Lower Limb Amputation (LLA) causes several physical activity problems, such as gait abnormalities [4], decreased gait velocity [5], and activities of daily living [6]. Previous studies have revealed that physical activity is important for the gait efficiency of people with LLA, affecting their health-related quality of life [7, 8]. 
An essential purpose of the rehabilitation program is to return people with LLAs to the community and activities of daily living through prescribing a suitable prosthesis. Prescribing a prosthesis can improve the indoor and outdoor walking abilities of people with LLA, helping them return to vocational, leisure, and work-related activities [9]. These activities might be essential in making them feel happier [10]. Previously published studies are limited to evaluating the physical activities of individuals with lower limb amputation. Recent studies have established that many individuals with lower limb amputation engage in low-intensity physical activities [11, 12]. For these people, physical activity is possibly equally important as the general population. Because individuals with lower limb amputation are at considerable risk for ongoing cardiovascular disease, comorbidities, and mortality [13], standard and valid tools are needed for their accurate evaluations in a clinical setting and to understand better the functional performance and mobility of people with LLAs while using prostheses. 

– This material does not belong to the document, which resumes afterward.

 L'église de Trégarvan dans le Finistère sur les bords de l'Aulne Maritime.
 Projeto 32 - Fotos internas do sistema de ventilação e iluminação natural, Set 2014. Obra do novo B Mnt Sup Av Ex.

Different self-reported tools such as the prosthesis evaluation questionnaire [14], the Prosthetic Limb User Survey Of Mobility (PLUS-MTM) [15], and the locomotor capabilities index [16] have been prepared to investigate the evaluation outcomes of people with LLAs. The prosthesis evaluation questionnaire [14] evaluates the prosthesis and prosthesis-related quality of life. It has four domains of functional, mobility, psychosocial, and health aspects. The PLUS-MTM [15] examines the perceived ability of people with lower-limb amputations in various physical functions, from basic ambulation to complex tasks while using their lower limbs. The locomotor capabilities index [16] assesses the ambulatory proficiencies with a prosthesis and the level of independence to do the daily activities in people with LLAs. However, there is no item in these questionnaires to evaluate the average hours of daily physical activity of people with lower-limb amputations. Therefore, a standard, valid, and reliable tool for individuals with a physical disability, such as lower limb amputation, is required to assess the average daily activities associated with the tasks’ intensity. This measure can help prosthetists accurately assess the extent of an individual’s daily physical activity in each visit. 

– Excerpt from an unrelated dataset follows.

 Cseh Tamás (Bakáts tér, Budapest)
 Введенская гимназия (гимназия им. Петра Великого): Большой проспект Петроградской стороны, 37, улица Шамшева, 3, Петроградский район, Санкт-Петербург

The Physical Activity Scale For Individuals with Physical Disabilities (PASIPD) is a self-reported measure that assesses the average hours of daily physical activity [17]. It evaluates the activity of daily living of individuals with a physical disability during leisure time, as well as domestic and work-related activities. The PASIPD is applied for individuals with spinal cord injury, cerebral palsy, low-back pain, whiplash injury, lower limb amputation, and Parkinson disease. Also, its psychometric characteristics have been assessed in different languages [1819202122]. The results of these studies revealed that the PASIPD has acceptable reliability and validity. 

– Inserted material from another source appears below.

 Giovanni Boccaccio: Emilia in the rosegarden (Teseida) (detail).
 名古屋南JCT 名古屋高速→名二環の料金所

This study aimed to translate and cross-culturally adapt the PASIPD into the Persian language and evaluate its psychometric characteristics in persons with unilateral LLA. LLA is a detrimental incident that can change an individual’s life and is perceived as “one of the major causes of permanent disability” [23]. A critical part of the rehabilitation program following lower limb amputation is evaluating individuals to participate in usual physical activity for physical, mental, and psychosocial well-being [24].
2. Materials and Methods
Study participants

This research was a cross-sectional study. The Ethics Committee of Iran University of Medical Sciences approved this research (No.: 1398.879). Data collection was conducted face-to-face or online from July 2019 to June 2020. The inclusion criteria were being a community-dwelling Persian-speaking person with unilateral LLA, having a minimum of 18 years old, having the ability to read and understand the Persian language, and having worn the present prosthesis for a minimum of three months [25].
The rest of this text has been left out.